Had I lived somewhere where nature experiences were scarce, I might have sought them out more, no matter the potential discomfort, but in Finland nature is always right there, waiting for you on your stoop, just lurking right in your backyard, trying to push in from the edge of town. If you want to go to the woods, you can do so very easily, because the woods are everywhere. The landscapes have an unassuming beauty, but they're also pretty monotonous; thousands of lakes, endless forests, mostly thick and dark evergreens. It wasn't until my early twenties, when I first laid eyes on a truly primeval forest that I discovered that I'd basically grown up in what's possibly world's largest forestry experiment: an entire country of second -and third-growth forest.

Living in a small town surrounded by an army of trees as far as the eye can see and lakes seemingly blocking every exit, I dreamt only of big cities, of Paris and Hong Kong and Tokyo and Buenos Aires, anywhere with an underground and loud sirens and strangers. The last thing I wanted, was to go somewhere even more backwatered than where I already was. Cities seemed wild to me, unpredictable, mysterious, full of native flora and fauna to observe.
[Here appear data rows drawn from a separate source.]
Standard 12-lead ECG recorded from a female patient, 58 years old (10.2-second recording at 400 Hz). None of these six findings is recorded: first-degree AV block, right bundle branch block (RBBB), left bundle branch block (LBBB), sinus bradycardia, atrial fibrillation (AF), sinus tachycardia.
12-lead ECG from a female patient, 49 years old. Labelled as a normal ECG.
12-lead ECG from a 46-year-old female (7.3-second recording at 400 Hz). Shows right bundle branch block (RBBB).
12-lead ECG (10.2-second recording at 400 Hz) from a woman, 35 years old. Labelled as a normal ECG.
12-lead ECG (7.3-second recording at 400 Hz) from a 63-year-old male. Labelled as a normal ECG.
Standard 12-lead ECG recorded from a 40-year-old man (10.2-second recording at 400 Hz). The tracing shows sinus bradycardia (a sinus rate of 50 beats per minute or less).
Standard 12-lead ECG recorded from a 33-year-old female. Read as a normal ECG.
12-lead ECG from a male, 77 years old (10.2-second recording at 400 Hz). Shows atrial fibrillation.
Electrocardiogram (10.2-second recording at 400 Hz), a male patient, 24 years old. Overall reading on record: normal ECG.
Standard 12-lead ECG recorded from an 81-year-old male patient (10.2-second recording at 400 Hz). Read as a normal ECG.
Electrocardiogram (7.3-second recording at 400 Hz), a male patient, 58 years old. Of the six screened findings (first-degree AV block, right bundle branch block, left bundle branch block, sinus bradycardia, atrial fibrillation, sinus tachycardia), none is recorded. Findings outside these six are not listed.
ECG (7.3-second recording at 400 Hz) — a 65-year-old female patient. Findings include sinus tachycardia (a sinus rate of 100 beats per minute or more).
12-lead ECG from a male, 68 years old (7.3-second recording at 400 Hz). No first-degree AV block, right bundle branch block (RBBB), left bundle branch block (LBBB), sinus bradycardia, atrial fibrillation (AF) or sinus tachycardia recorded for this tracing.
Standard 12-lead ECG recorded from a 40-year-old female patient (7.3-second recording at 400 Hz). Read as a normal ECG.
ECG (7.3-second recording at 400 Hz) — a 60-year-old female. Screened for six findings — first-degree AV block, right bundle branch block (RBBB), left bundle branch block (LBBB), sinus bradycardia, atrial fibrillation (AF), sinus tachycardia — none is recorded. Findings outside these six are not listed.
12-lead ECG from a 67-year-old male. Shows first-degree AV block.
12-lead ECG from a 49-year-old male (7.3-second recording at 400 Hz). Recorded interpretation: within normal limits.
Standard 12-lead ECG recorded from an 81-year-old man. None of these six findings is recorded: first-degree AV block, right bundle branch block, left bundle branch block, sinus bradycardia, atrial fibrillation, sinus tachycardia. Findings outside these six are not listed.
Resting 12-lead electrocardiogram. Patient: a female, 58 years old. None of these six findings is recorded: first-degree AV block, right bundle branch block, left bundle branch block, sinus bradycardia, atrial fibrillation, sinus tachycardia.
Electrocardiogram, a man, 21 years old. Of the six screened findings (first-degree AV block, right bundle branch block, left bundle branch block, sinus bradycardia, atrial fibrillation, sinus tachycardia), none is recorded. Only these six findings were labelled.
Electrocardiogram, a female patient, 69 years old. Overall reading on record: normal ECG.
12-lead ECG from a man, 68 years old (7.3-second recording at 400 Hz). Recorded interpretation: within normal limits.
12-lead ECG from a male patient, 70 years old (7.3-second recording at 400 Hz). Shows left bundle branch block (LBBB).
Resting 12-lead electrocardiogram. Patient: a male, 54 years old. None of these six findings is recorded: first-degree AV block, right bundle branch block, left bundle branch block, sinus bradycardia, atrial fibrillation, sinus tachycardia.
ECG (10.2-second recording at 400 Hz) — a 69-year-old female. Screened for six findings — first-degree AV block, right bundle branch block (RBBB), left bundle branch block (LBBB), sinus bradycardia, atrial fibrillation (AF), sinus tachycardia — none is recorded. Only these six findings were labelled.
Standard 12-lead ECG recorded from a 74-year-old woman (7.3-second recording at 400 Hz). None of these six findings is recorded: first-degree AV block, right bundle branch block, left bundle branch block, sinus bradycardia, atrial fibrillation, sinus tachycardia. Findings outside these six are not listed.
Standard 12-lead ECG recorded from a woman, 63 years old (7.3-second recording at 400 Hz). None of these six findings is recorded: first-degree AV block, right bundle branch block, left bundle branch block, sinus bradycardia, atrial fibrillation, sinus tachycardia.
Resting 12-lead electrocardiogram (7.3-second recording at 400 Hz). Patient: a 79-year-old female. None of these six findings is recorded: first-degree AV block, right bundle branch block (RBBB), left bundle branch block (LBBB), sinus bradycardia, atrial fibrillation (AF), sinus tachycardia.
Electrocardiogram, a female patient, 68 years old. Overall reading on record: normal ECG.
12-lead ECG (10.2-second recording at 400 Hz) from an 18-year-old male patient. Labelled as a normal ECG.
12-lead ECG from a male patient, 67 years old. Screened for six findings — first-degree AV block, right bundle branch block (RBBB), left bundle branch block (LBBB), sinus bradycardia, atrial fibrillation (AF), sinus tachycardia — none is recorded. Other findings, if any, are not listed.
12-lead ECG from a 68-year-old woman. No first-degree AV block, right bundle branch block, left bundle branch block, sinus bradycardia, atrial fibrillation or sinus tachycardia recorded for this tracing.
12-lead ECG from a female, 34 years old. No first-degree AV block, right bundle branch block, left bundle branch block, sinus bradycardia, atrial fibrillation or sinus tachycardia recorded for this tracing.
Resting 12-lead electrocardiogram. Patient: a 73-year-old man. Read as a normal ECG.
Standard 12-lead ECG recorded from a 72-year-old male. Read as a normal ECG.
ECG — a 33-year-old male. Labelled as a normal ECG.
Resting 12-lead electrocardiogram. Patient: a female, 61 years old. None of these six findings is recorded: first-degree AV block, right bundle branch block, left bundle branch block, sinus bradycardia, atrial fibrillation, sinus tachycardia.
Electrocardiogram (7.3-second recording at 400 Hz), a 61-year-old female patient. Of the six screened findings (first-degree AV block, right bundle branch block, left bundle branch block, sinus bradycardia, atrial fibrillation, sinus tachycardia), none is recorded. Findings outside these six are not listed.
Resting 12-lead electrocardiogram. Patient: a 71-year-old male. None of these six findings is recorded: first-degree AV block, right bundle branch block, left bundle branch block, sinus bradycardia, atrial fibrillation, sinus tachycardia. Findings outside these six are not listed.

The actual wild places, seemed boring by comparison. At sixteen I moved out of home to live in the biggest city Finland had to offer, at nineteen, to the biggest city in Western Europe.

And while I often yarned for wilder places and sought them out in the English countryside, in Scottish highlands, in the Finnish berry patches, I would have described myself as an urban person, someone only interested in nature as a concept, something to conserve, something to look at, something I knew I wanted to exist in the world, but not necessarily spend a lot of time wading through, muddied and mosquito bitten.

So what happened? Well, for one thing, America happened. The moment I set my sights on the mountain vistas, 1000-year-old trees and misty beaches of the Pacific Northwest, the wilderness downtown was never enough again. It was here that I saw my first mountain, my first truly open ocean,   experienced real awe over a landscape, instead the mild delight I was used to, looking over a Finnish lake view.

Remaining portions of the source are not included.